### [GOAL OF THE EXERCISE]
Leave the images out and repeat the data exactly as given.

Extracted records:
Start of Block
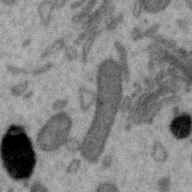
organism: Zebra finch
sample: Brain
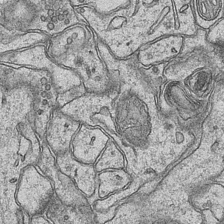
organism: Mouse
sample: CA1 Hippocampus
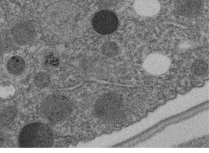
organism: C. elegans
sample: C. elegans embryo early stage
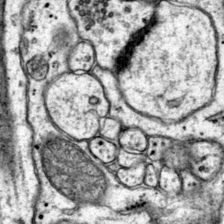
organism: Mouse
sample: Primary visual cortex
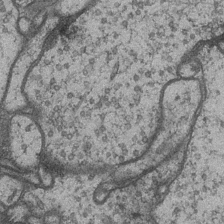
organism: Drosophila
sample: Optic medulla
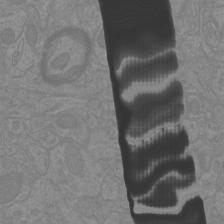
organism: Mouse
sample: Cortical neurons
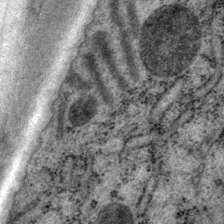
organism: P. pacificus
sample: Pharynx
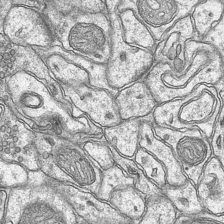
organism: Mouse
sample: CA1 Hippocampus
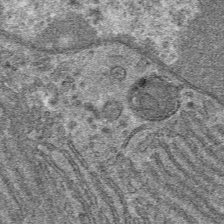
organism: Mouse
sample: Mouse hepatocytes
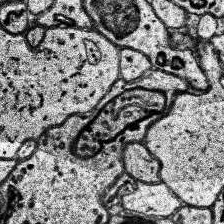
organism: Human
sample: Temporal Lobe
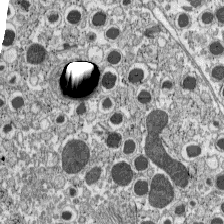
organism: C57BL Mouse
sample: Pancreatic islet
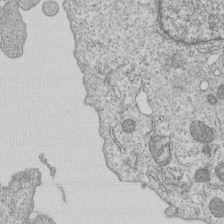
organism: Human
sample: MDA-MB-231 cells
End of Block
### [SOLUTION TO THE EXERCISE]
organism: Zebra finch
sample: Brain
organism: Mouse
sample: CA1 Hippocampus
organism: C. elegans
sample: C. elegans embryo early stage
organism: Mouse
sample: Primary visual cortex
organism: Drosophila
sample: Optic medulla
organism: Mouse
sample: Cortical neurons
organism: P. pacificus
sample: Pharynx
organism: Mouse
sample: CA1 Hippocampus
organism: Mouse
sample: Mouse hepatocytes
organism: Human
sample: Temporal Lobe
organism: C57BL Mouse
sample: Pancreatic islet
organism: Human
sample: MDA-MB-231 cells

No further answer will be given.